TASK OBJECTIVE
All pictures must be dropped, while the entries are given again word for word.

DATA TO PROCESS
==================================================
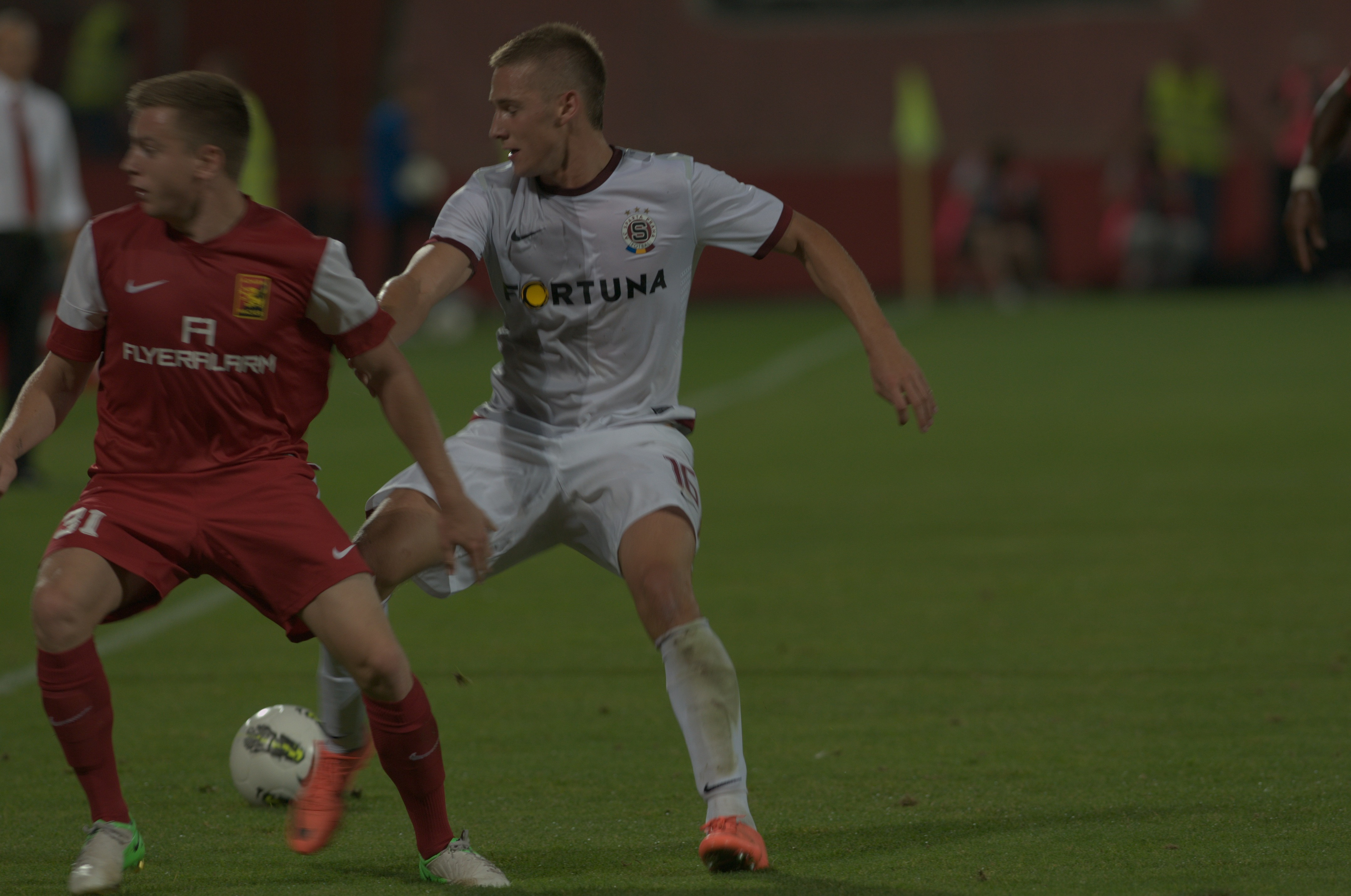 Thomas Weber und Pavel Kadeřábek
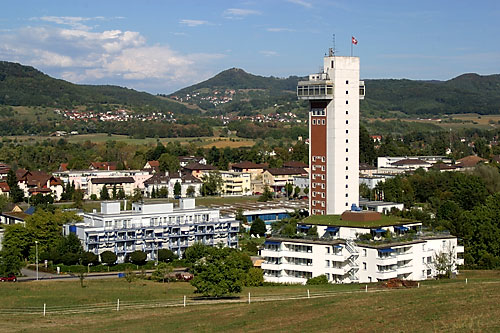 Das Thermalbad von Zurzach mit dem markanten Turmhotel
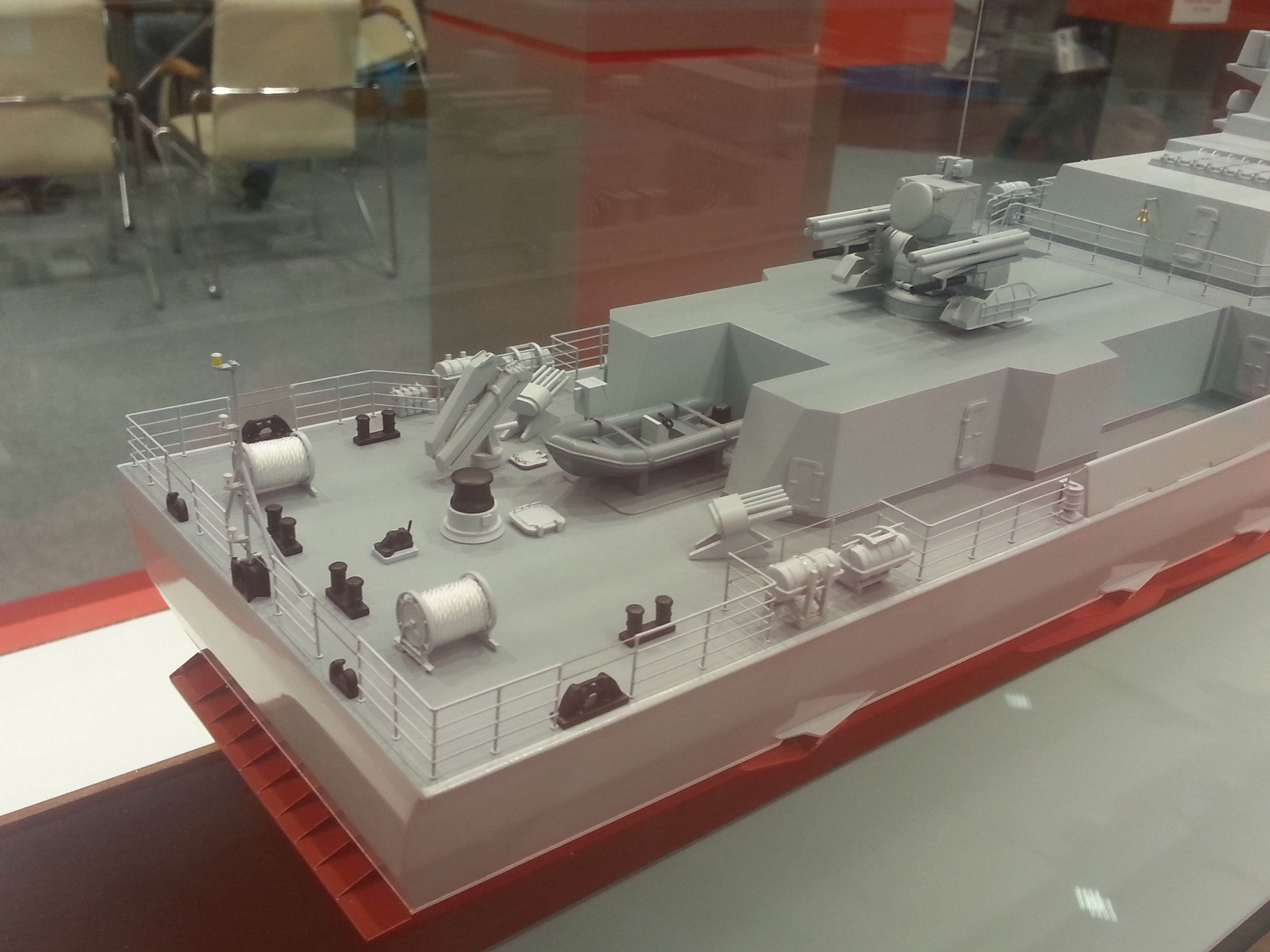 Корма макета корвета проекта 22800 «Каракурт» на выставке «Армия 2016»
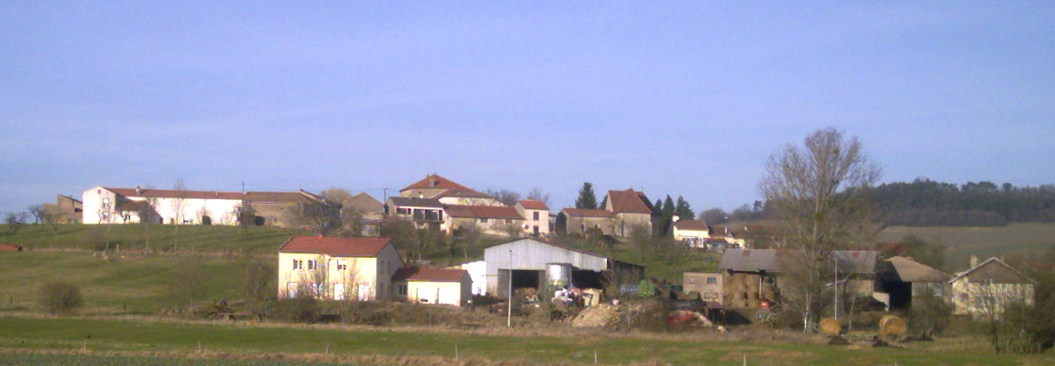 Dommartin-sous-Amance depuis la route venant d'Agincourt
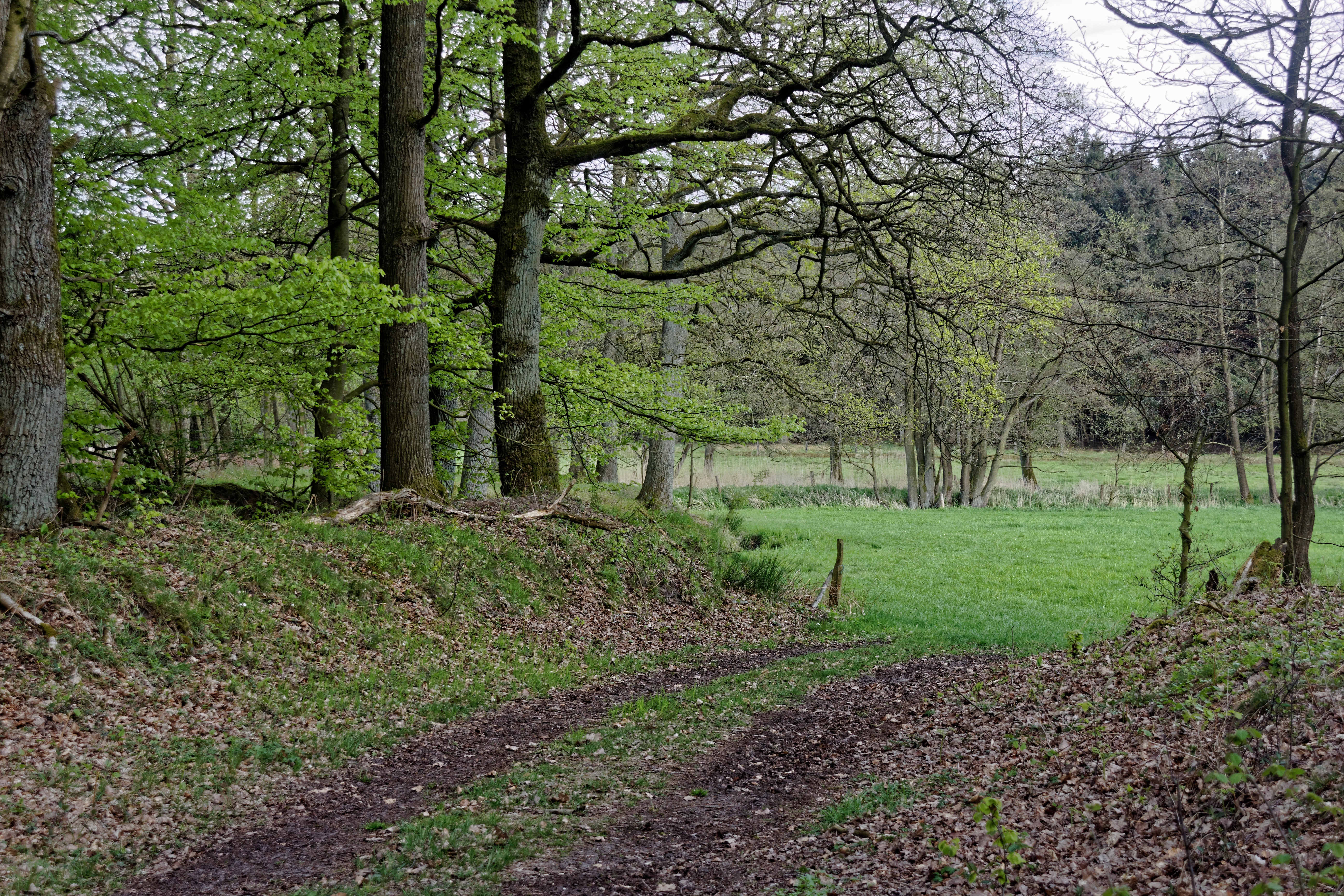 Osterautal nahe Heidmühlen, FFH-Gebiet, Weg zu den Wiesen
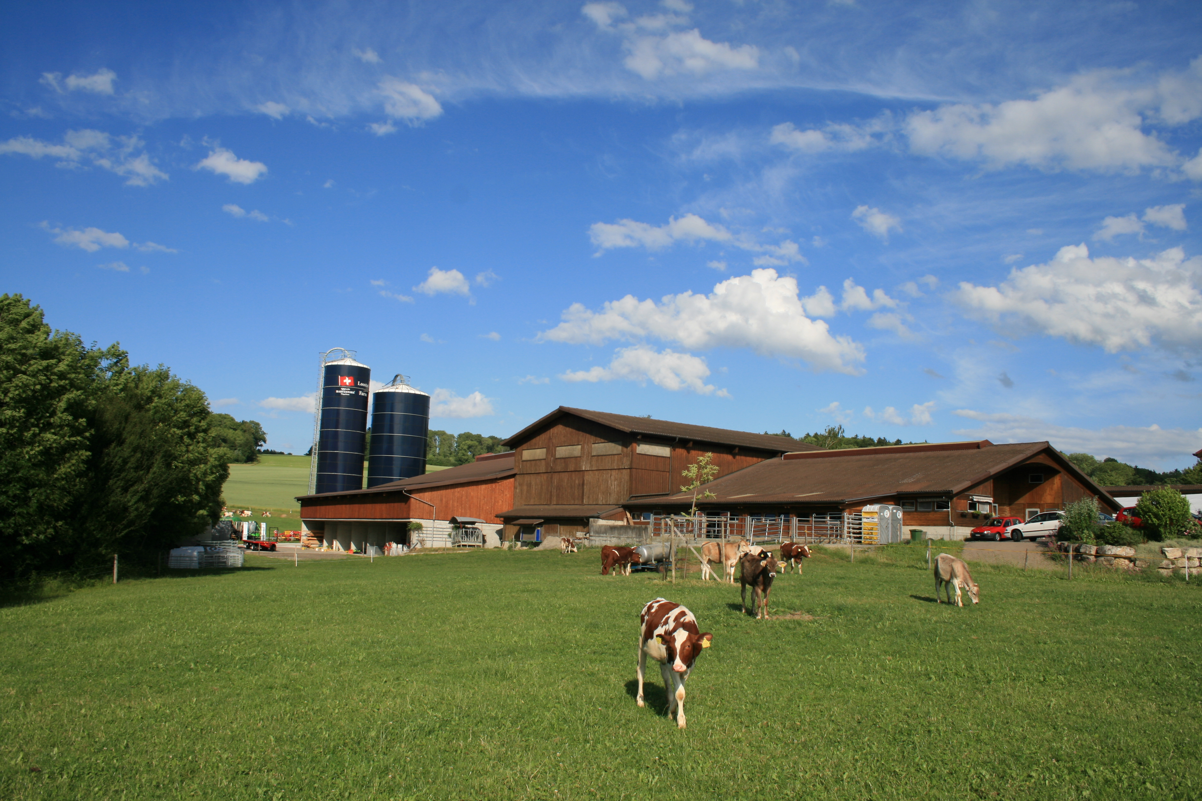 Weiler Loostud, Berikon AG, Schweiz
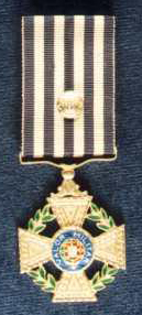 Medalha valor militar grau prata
==================================================
ANSWER SPACE
 Thomas Weber und Pavel Kadeřábek
 Das Thermalbad von Zurzach mit dem markanten Turmhotel
 Корма макета корвета проекта 22800 «Каракурт» на выставке «Армия 2016»
 Dommartin-sous-Amance depuis la route venant d'Agincourt
 Osterautal nahe Heidmühlen, FFH-Gebiet, Weg zu den Wiesen
 Weiler Loostud, Berikon AG, Schweiz
 Medalha valor militar grau prata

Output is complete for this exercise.